Hint: The coding is a bit odd, so I added the version with numbers only as well. I changed the V6 address in the example for data security reasons ;)

/usr/bin/snmpwalk -v2c -c mycommunity 10.10.0.167 1.3.6.1.2.1.4.34.1.3.4
IP-MIB::ipAddressIfIndex.ipv6z."21:22:23:24:25:26:00:5a:7f:cc:00:00:00:00:00:0b%503316481" = INTEGER: 11
IP-MIB::ipAddressIfIndex.ipv6z."21:22:23:24:25:26:00:5a:7f:cc:00:00:00:00:00:0d%503316481" = INTEGER: 15
IP-MIB::ipAddressIfIndex.ipv6z."fd:00:00:00:00:00:00:00:00:00:00:00:00:51:00:00%503316481" = INTEGER: 14
IP-MIB::ipAddressIfIndex.ipv6z."fe:80:00:00:00:00:00:00:02:42:68:ff:fe:55:ca:30%301989901" = INTEGER: 9
IP-MIB::ipAddressIfIndex.ipv6z."21:22:23:24:25:26:00:5a:7f:cc:00:00:00:00:00:0b%503316481" = INTEGER: 11
Error: OID not increasing: IP-MIB::ipAddressIfIndex.ipv6z."fe:80:00:00:00:00:00:00:02:42:68:ff:fe:55:ca:30%301989901"
 >= IP-MIB::ipAddressIfIndex.ipv6z."21:22:23:24:25:26:00:5a:7f:cc:00:00:00:00:00:0b%503316481"

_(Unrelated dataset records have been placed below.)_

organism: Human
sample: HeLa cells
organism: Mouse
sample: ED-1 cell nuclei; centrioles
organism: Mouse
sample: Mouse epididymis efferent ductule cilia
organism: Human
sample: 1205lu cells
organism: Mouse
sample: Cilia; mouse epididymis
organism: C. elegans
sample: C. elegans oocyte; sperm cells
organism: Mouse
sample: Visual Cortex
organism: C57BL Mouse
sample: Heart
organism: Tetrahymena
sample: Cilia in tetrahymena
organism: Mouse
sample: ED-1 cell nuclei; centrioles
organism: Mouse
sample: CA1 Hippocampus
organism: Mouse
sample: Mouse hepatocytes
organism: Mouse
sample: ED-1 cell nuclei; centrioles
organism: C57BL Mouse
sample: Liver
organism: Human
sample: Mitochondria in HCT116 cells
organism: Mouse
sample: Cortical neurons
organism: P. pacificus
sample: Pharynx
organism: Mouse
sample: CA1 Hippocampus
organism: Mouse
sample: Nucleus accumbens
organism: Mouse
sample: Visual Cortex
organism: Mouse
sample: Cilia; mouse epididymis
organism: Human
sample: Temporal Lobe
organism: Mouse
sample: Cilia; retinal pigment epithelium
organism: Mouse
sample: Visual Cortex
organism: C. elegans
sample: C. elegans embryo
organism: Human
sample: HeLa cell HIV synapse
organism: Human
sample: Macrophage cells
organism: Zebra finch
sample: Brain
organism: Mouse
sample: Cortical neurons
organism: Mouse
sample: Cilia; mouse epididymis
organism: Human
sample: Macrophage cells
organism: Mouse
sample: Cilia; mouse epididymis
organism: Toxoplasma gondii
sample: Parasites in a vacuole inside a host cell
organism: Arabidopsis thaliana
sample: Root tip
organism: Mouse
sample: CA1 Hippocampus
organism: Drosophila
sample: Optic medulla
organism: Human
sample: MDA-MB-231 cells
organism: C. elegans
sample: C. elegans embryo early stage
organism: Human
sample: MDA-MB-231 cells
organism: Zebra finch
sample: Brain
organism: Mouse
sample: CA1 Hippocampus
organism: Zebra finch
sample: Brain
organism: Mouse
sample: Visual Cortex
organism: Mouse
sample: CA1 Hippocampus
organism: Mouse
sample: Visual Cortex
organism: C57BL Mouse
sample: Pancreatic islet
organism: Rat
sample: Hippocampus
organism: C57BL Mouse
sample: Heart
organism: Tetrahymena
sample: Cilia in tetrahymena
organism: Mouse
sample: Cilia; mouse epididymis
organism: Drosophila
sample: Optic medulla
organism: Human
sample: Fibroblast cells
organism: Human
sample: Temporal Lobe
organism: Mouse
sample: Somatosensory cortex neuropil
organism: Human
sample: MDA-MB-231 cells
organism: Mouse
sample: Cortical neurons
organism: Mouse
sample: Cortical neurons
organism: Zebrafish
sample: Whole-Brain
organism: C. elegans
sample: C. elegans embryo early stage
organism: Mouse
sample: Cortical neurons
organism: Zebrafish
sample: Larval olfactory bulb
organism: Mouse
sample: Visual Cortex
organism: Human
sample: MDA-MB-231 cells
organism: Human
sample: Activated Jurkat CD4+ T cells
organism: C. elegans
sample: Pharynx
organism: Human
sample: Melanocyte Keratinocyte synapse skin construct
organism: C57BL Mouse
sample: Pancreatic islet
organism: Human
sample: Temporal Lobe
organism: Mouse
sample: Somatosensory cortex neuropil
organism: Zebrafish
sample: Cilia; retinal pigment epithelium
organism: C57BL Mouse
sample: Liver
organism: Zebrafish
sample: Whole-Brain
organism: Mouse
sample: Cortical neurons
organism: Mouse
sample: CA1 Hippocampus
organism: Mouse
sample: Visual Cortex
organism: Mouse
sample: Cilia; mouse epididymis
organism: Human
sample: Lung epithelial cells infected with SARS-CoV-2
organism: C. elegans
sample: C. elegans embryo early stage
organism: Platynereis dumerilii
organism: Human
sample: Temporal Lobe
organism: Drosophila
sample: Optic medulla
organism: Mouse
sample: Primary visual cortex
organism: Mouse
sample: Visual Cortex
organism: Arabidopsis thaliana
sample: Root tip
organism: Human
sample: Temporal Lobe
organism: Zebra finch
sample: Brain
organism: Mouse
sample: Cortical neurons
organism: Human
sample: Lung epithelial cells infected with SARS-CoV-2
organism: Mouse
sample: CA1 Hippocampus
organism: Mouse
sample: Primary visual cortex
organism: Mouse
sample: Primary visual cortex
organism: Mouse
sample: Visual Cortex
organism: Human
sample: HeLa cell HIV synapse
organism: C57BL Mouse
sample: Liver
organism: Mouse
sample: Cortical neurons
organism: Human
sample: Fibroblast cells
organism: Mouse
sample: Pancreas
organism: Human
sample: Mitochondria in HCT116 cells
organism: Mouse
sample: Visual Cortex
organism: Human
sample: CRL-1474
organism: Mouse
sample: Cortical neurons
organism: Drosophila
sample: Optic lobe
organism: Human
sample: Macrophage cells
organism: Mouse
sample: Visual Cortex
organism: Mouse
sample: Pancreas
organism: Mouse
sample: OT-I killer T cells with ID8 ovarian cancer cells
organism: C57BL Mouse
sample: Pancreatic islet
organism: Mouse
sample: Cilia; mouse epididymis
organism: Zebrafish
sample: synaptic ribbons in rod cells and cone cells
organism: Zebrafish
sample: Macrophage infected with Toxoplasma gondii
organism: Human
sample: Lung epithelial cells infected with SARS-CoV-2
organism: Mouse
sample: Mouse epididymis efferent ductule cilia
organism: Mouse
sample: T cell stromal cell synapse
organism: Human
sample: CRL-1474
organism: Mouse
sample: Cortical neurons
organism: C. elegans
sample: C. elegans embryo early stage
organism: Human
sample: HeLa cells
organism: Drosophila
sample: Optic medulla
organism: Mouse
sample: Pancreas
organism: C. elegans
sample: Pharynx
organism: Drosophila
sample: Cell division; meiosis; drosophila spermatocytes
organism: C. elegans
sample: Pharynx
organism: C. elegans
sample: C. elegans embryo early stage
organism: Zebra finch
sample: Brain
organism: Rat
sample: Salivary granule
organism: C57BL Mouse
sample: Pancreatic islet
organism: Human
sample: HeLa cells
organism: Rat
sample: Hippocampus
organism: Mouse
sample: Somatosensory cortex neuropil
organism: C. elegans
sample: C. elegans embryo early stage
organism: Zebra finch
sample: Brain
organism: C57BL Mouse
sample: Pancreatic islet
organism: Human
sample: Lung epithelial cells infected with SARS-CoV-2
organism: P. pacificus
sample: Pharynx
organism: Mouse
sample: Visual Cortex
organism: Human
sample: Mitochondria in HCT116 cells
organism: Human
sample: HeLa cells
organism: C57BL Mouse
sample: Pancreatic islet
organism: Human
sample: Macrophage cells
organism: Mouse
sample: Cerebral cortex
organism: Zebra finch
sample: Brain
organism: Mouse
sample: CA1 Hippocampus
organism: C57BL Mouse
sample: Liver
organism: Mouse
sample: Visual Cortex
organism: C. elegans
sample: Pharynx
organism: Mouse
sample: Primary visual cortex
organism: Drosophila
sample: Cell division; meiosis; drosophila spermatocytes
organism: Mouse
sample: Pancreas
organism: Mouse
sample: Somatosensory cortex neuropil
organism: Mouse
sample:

/usr/bin/snmpwalk -v2c -c mycommunity -On 10.10.0.167 1.3.6.1.2.1.4.34.1.3.4
.1.3.6.1.2.1.4.34.1.3.4.20.33.34.35.36.37.38.0.90.127.204.0.0.0.0.0.11.30.0.0.1 = INTEGER: 11
.1.3.6.1.2.1.4.34.1.3.4.20.33.34.35.36.37.38.0.90.127.204.0.0.0.0.0.13.30.0.0.1 = INTEGER: 15
.1.3.6.1.2.1.4.34.1.3.4.20.253.0.0.0.0.0.0.0.0.0.0.0.0.81.0.0.30.0.0.1 = INTEGER: 14
.1.3.6.1.2.1.4.34.1.3.4.20.254.128.0.0.0.0.0.0.2.66.104.255.254.85.202.48.18.0.0.13 = INTEGER: 9
.1.3.6.1.2.1.4.34.1.3.4.20.33.34.35.36.37.38.0.90.127.204.0.0.0.0.0.11.30.0.0.1 = INTEGER: 11
Error: OID not increasing: .1.3.6.1.2.1.4.34.1.3.4.20.254.128.0.0.0.0.0.0.2.66.104.255.254.85.202.48.18.0.0.13
 >= .1.3.6.1.2.1.4.34.1.3.4.20.33.34.35.36.37.38.0.90.127.204.0.0.0.0.0.11.30.0.0.1

puresnmp would run forever but since the oid is not appended it would not trash the memory at least. My proposal is just to check if the oid already exists:

so in bulkget in site-packages/puresnmp/api/raw.py I propose this:

repeating_out = OrderedDict()  # type: Dict[ObjectIdentifier, Type[Any]]
    for oid, value in repeating_tmp:
        if isinstance(value, EndOfMibView):
            break
        if oid in repeating_out:
            raise SnmpError("Error: OID not increasing: %s" % (oid))
        repeating_out[oid] = value

that would act pretty similar to snmpwalk .. although it is not really testing if the OID increases, of course. For increasing numbers I would need a comparison, I am not sure if I am smart enough to do that with python ... (but in C code it is written like that afaik).

And of course I know that the function is called more than one time, but keeping the last value somewhere in a "static variable", which has to be reset before I do a new command? I dunno, I am not that familiar with your code, but at least wanted to help a bit.

I can do tests of course, since classically I always have some boxes doing weird stuff.

Hopefully I do not have to return to encapsuled snmpwalk commands again, I like the concept of puresnmp and it works great in all other cases.